On Sat, 27 Oct 2007 10:38:39 -0500
Chris <[EMAIL PROTECTED]> wrote:

> On Sat, 27 Oct 2007 00:12:49 -0400
> "E. J. Cerejo" <[EMAIL PROTECTED]> wrote:
> 
> > Not anymore!  Every time I cvsup my ports tree and I see all of
> > those ports that need to be updated my belly aches and that's
> > because portupgrade doesn't work the way it used to work.  It is
> > not fun any more!  Always an issue, either a port conflicts with
> > another port or it fails all together.  I have forgotten the last
> > time I updated my ports without any issues.  Today scrollkeeper is
> > conflicting with rarian, they install files on the same directory.
> > Go figure.  Those were the days when it used to work.
> 
> This is one of the main reasons users are having a serious look at
> Linux distros like Fedora or some Debian-ish  ones.
>
> I have used (and still do) both flavors of the above and I have to
> tell y, updating the installed apps is as easy as apt-get update ot
> yum update/upgrade.

Of course it is, that's because someone has already done the work,
equivalent to what's in UPDATING, when the packages were built. If you
want to build from source you have to do it yourself. 
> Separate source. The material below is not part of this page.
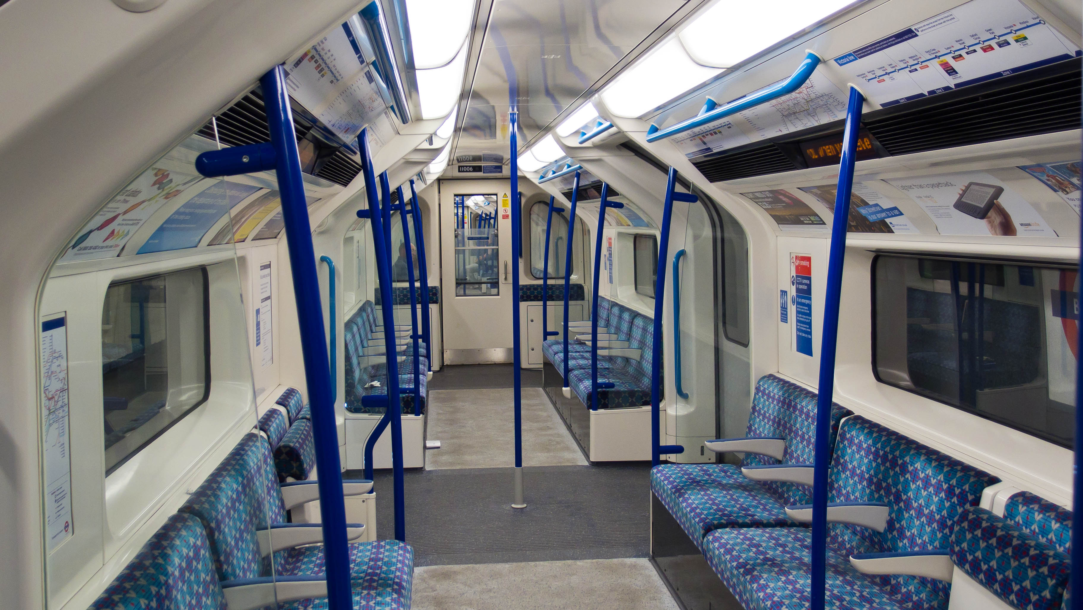 Victoria Line 2009 stock

> I used to love spending my Friday nights updating my FreeBSD ports -
> then, as you are finding out - it's just getting tedious.

Sounds like rose-tinted glasses to me. Upgrading Gnome used to involve
running an script in single-user mode, and by the admission of the
authors, even that wasn't reliable. UPDATING is no more complex now
than it was in the past, less so if anything.